HOW TO COMPLETE THIS TASK: Starting at the top of the entries below, write out each line up to and including the one containing "sample: CRL-1474". Leave the pictures out.

DATA EXTRACT:
········
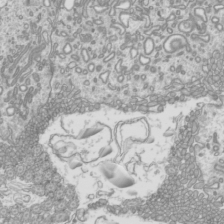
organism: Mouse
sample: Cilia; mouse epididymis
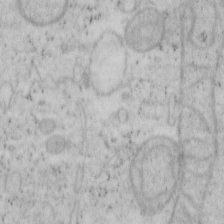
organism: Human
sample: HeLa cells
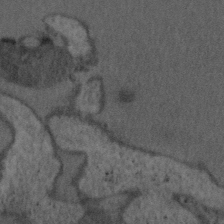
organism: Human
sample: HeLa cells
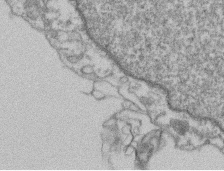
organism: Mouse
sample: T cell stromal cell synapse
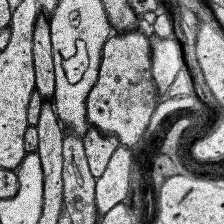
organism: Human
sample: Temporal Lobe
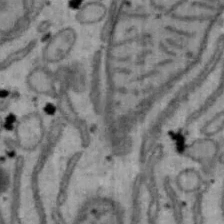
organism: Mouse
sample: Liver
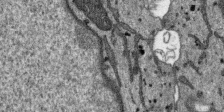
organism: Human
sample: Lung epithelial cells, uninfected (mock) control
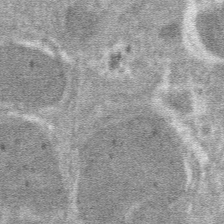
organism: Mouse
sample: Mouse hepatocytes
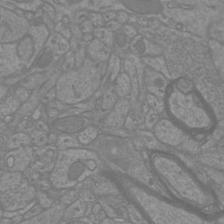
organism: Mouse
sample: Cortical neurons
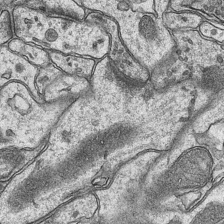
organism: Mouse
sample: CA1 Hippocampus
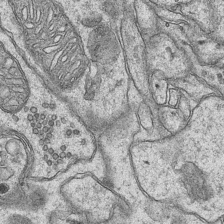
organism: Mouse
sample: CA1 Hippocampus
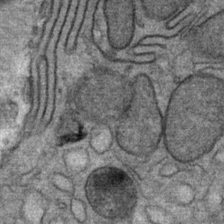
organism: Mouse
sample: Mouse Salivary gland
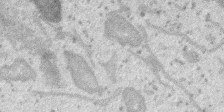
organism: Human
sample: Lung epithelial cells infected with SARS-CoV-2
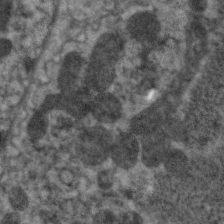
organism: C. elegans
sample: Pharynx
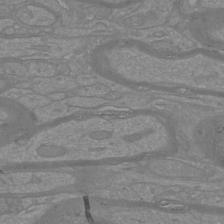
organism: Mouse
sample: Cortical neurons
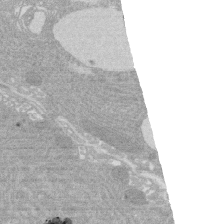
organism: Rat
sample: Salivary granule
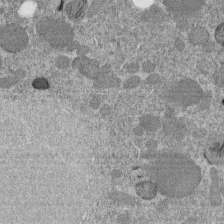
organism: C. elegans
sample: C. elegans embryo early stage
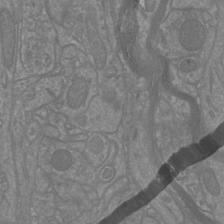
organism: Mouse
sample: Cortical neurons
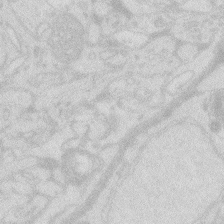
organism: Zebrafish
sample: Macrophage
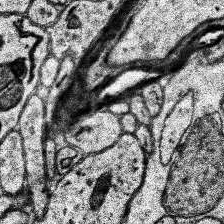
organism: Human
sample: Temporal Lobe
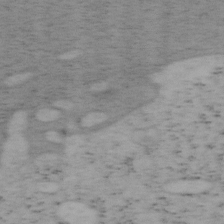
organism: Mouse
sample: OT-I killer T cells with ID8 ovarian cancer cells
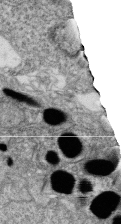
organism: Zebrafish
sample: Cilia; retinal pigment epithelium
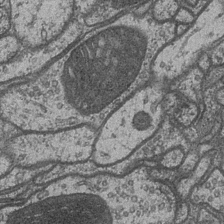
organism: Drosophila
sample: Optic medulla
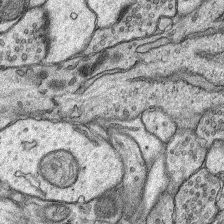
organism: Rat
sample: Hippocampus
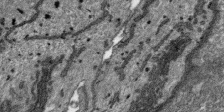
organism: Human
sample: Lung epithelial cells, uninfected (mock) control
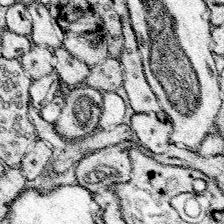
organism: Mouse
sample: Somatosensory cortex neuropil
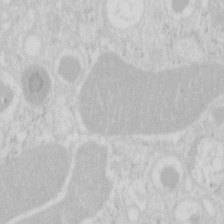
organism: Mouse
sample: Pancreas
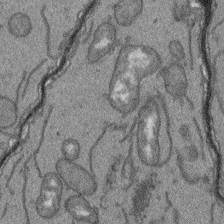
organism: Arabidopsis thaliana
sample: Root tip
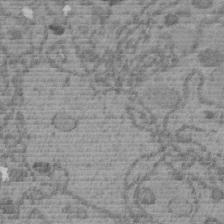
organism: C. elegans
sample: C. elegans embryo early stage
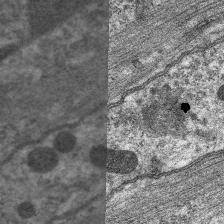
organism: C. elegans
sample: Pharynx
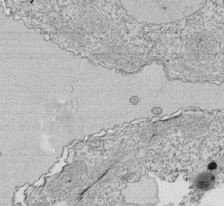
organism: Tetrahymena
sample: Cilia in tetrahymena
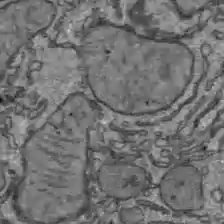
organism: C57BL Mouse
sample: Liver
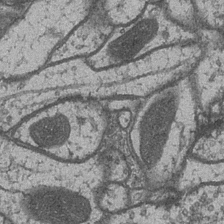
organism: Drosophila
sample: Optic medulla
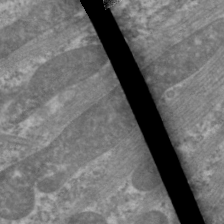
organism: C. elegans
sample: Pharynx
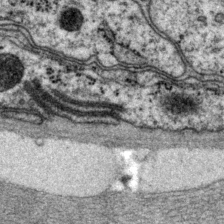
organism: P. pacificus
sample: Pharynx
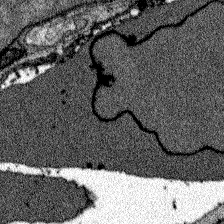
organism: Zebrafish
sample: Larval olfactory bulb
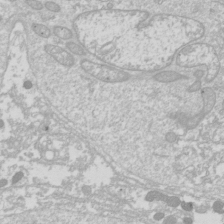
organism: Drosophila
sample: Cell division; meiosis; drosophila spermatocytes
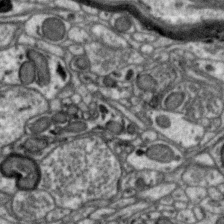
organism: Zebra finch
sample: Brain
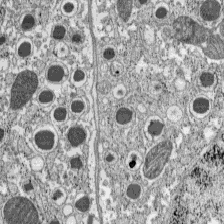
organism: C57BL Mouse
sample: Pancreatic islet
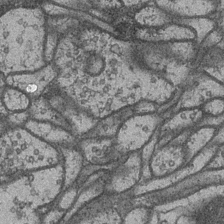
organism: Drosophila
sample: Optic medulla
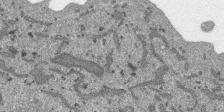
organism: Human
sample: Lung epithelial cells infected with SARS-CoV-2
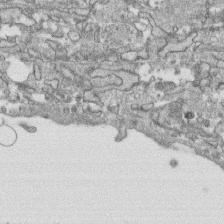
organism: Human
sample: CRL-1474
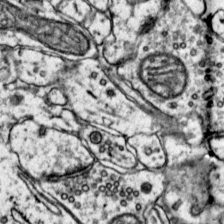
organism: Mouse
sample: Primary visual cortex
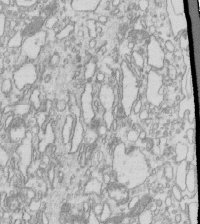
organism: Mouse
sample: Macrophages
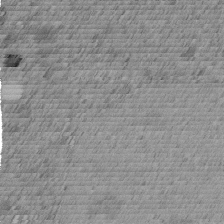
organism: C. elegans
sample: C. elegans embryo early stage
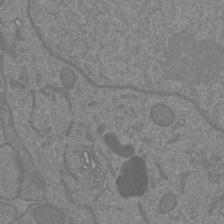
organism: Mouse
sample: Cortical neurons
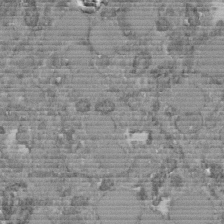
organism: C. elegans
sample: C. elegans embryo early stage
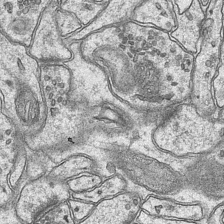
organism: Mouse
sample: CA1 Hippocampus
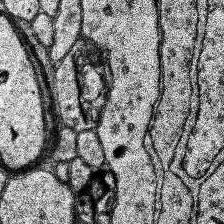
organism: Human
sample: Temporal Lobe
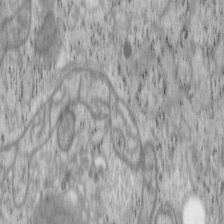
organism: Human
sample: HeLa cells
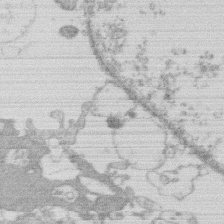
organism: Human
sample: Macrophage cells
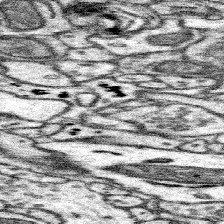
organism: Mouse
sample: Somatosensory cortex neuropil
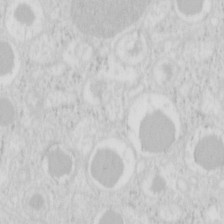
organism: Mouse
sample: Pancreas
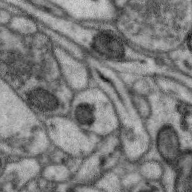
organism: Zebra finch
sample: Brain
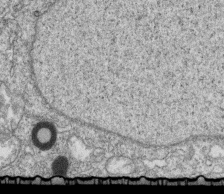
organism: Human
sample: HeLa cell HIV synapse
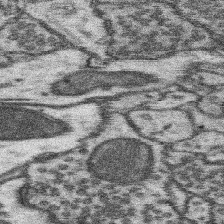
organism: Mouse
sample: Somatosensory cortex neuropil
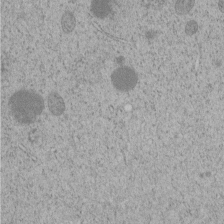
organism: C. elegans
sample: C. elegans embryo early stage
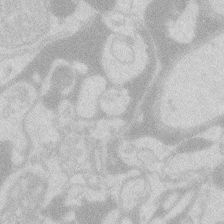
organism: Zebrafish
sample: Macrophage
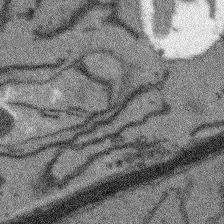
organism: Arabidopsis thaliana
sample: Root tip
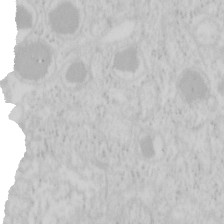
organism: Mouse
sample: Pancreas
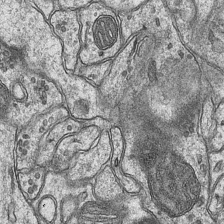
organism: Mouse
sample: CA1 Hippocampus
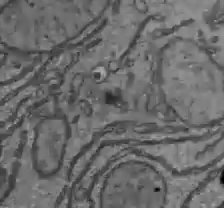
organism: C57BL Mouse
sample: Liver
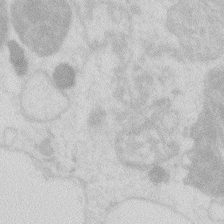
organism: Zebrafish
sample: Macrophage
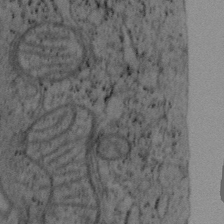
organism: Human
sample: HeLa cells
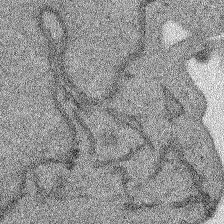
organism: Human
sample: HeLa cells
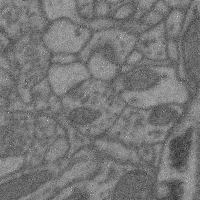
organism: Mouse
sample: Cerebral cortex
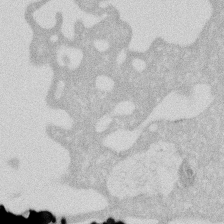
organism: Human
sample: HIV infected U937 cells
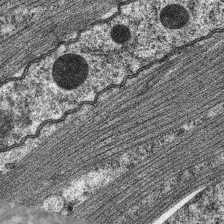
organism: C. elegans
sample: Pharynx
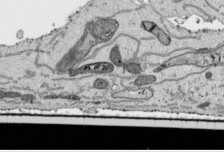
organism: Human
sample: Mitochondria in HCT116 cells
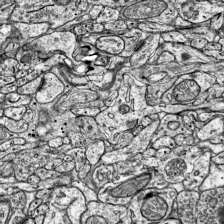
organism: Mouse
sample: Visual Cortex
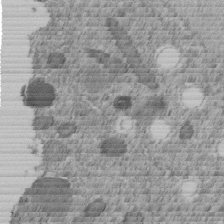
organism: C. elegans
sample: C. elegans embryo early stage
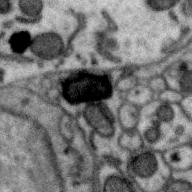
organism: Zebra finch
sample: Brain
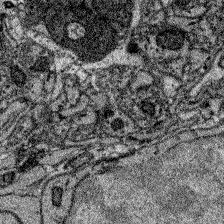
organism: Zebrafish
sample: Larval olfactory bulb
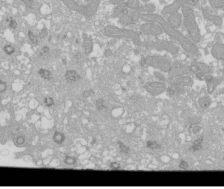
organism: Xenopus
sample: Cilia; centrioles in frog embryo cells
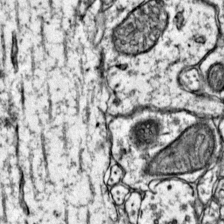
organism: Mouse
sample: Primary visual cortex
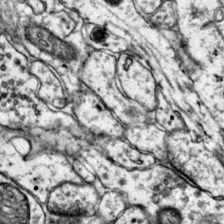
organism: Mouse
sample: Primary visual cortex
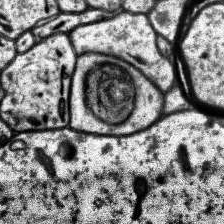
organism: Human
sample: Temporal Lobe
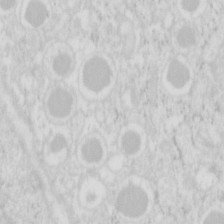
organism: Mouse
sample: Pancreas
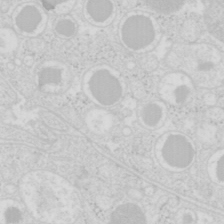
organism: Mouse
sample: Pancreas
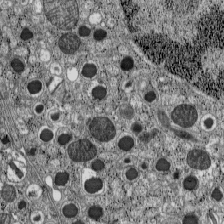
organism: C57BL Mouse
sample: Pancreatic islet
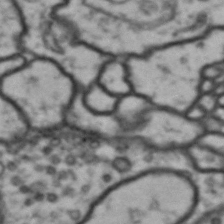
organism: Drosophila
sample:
········
ANSWER SPACE:
organism: Mouse
sample: Cilia; mouse epididymis
organism: Human
sample: HeLa cells
organism: Human
sample: HeLa cells
organism: Mouse
sample: T cell stromal cell synapse
organism: Human
sample: Temporal Lobe
organism: Mouse
sample: Liver
organism: Human
sample: Lung epithelial cells, uninfected (mock) control
organism: Mouse
sample: Mouse hepatocytes
organism: Mouse
sample: Cortical neurons
organism: Mouse
sample: CA1 Hippocampus
organism: Mouse
sample: CA1 Hippocampus
organism: Mouse
sample: Mouse Salivary gland
organism: Human
sample: Lung epithelial cells infected with SARS-CoV-2
organism: C. elegans
sample: Pharynx
organism: Mouse
sample: Cortical neurons
organism: Rat
sample: Salivary granule
organism: C. elegans
sample: C. elegans embryo early stage
organism: Mouse
sample: Cortical neurons
organism: Zebrafish
sample: Macrophage
organism: Human
sample: Temporal Lobe
organism: Mouse
sample: OT-I killer T cells with ID8 ovarian cancer cells
organism: Zebrafish
sample: Cilia; retinal pigment epithelium
organism: Drosophila
sample: Optic medulla
organism: Rat
sample: Hippocampus
organism: Human
sample: Lung epithelial cells, uninfected (mock) control
organism: Mouse
sample: Somatosensory cortex neuropil
organism: Mouse
sample: Pancreas
organism: Arabidopsis thaliana
sample: Root tip
organism: C. elegans
sample: C. elegans embryo early stage
organism: C. elegans
sample: Pharynx
organism: Tetrahymena
sample: Cilia in tetrahymena
organism: C57BL Mouse
sample: Liver
organism: Drosophila
sample: Optic medulla
organism: C. elegans
sample: Pharynx
organism: P. pacificus
sample: Pharynx
organism: Zebrafish
sample: Larval olfactory bulb
organism: Drosophila
sample: Cell division; meiosis; drosophila spermatocytes
organism: Zebra finch
sample: Brain
organism: C57BL Mouse
sample: Pancreatic islet
organism: Drosophila
sample: Optic medulla
organism: Human
sample: Lung epithelial cells infected with SARS-CoV-2
organism: Human
sample: CRL-1474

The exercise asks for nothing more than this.